* **Data to use**:
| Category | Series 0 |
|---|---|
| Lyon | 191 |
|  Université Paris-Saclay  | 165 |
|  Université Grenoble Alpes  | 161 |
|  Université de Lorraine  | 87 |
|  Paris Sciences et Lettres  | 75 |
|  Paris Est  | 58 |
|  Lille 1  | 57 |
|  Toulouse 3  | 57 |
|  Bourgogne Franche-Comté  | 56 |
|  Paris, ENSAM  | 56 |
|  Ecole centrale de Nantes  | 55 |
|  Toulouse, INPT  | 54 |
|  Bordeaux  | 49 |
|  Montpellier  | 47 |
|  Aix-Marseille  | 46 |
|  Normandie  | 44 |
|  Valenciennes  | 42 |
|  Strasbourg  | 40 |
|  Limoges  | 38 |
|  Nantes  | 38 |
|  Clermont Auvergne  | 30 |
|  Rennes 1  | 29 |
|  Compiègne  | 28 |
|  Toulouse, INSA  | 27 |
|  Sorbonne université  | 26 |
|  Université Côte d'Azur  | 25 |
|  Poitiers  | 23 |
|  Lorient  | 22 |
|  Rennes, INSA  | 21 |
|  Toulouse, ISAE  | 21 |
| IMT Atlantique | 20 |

==

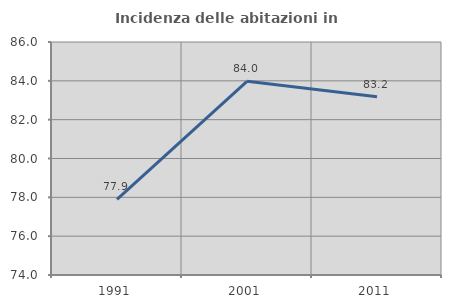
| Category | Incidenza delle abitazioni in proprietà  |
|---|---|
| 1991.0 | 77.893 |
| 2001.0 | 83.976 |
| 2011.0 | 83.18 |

* **Task item**: For each line in the records that holds "Nantes", show that line as it stands.

* **Exercise output**:
|  Ecole centrale de Nantes  | 55 |
|  Nantes  | 38 |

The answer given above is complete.